I think it's contributing to my headaches - all the things I cannot say.
That is funny...you have a well developed sense of humor, JC. I had a friend, older, not well versed in anatomy or pathology, but who had a serious trust in everything his doctor told him. One day, he was very sad, contrite, and diminished in spirit. When asked what was going on, his response was a grateful look, that someone finally was interested in his latest ailment...he looked like he was going to admit to a finding of say terminal stage four pancreatic cancer or something...and with a long face, and, seemingly resigned to his fate, he announced the doctor's revelation..."I have stenosis". One of his friends told me that this man suffered from "optical rectalitis"...I THINK IT GAVE ME A HEADACHE TOO...I DARED NOT COMMENT FURTHER...morsicatio linguarum. (Thanks for being a good sport JC...God bless you.) P.S. I hope the guy with the IKr problem sees a Cardiologist instead of an Orthopedist.

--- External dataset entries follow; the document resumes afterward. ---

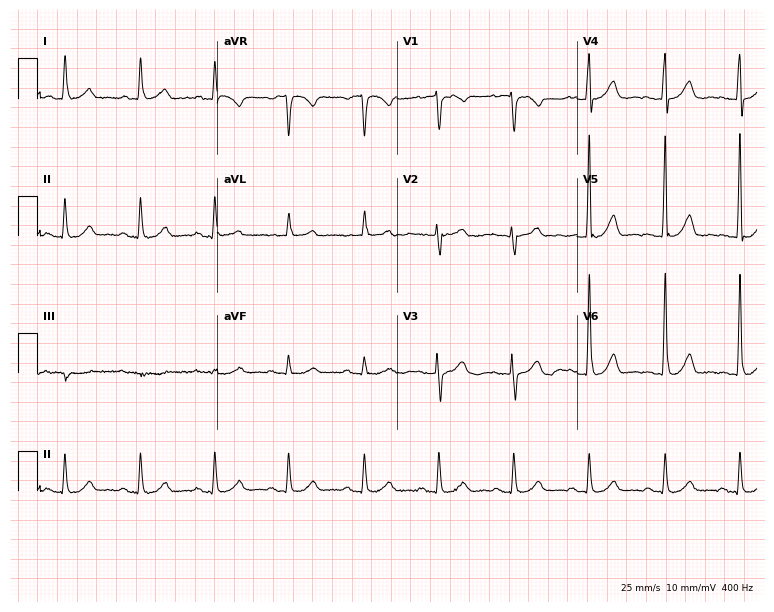
Electrocardiogram, a 79-year-old female patient. Overall reading on record: normal ECG.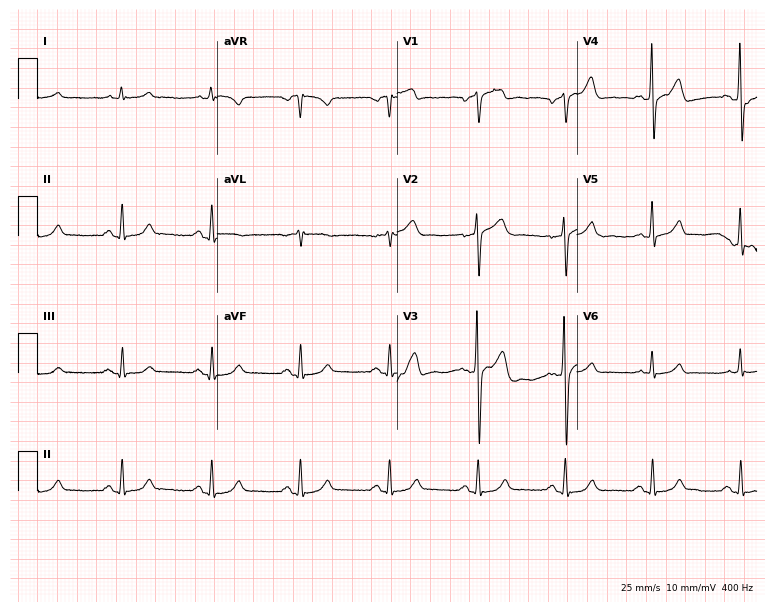
12-lead ECG from a 62-year-old male patient. No first-degree AV block, right bundle branch block, left bundle branch block, sinus bradycardia, atrial fibrillation or sinus tachycardia recorded for this tracing.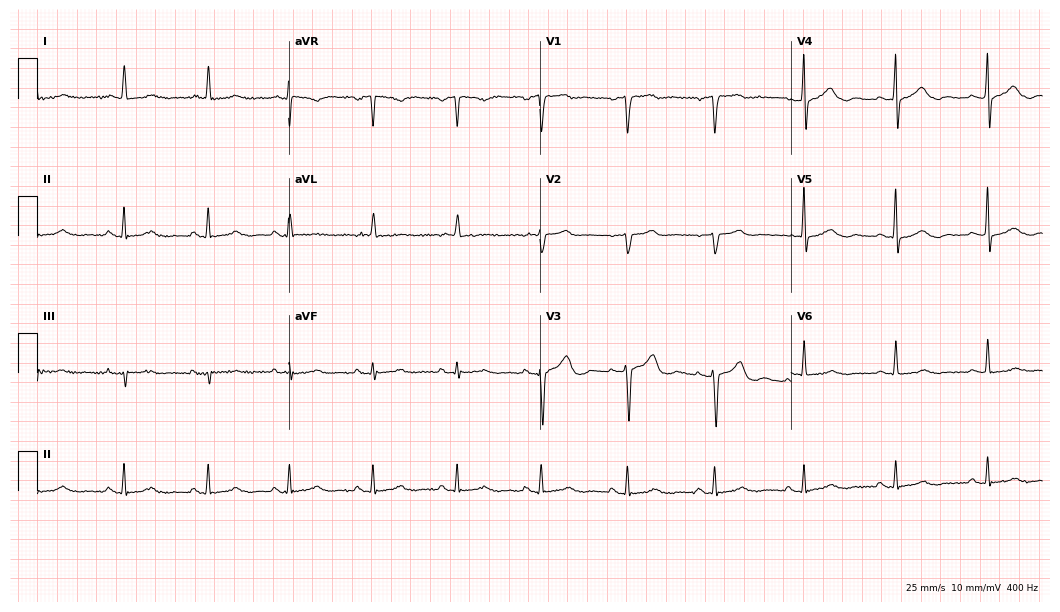
Standard 12-lead ECG recorded from a female, 76 years old (10.2-second recording at 400 Hz). None of these six findings is recorded: first-degree AV block, right bundle branch block (RBBB), left bundle branch block (LBBB), sinus bradycardia, atrial fibrillation (AF), sinus tachycardia. Only these six findings were labelled.

Go get ‘em Doc! Love your stuff. Been hiding in the corner saying these same things. Tired of being called a “conspiracy theorist”. Perhaps the “phoenix is rising”. 😙
Be careful about accepting anything the Weinstein brothers tell you:
https://cynthiachung.substack.com/p/like-a-phoenix-the-death-and-rebirth
Another side effect of low sodium is muscle cramps. I reduced the sodium in my diet for a while and got a couple of cramps that lasted for days.
Lab-made salt kills.
"Conversely, I believe many of the benefits from hospital care are a result of IV fluids being routinely given as they partially restore the physiologic zeta potential." Interesting! At one time, toyed with the idea of writing a book titled something like, "Useful stuff they don't teach you in med school." With the obvious exclusions of excess fluid conditions, never found a patient who didn't have a significant sense of improvement with IV hydration, regardless of the presenting complaint.
Which is one of the reasons why it's really frustrating they are try to shift to oral fluids.
after the 'COVID Era,' I'm basically inclined to do the complete opposite of whatever I'm told
Remember how they told us certain meds were needed to treat C19 and turned hospitals into incentivized killing factories?
https://eccentrik.substack.com/p/killing-factories-how-official-hospital
Another great article, as usual. :)
Great piece of writing. Thank you! I had no idea of the many side effects caused by blood pressure lowering meds. My basic understanding is that hypertension is indicative of another underlying condition and that taking blood pressure lowering medication masks the symptoms and ignores the root cause. Hypertension has a metabolic foundation and its most common cause is Insulin resistance. IR is rarely diagnosed as fasting insulin tests are not common practice. Hypertension is one of the ways in which IR significantly increases the risk for atherosclerosis. But IR is independently the most common health disorder that causes the most common cause of death - heart disease. Lowering blood pressure without addressing the insulin resistance via diet and lifestyle changes is not going to help improve matters - in fact it may do quite the opposite.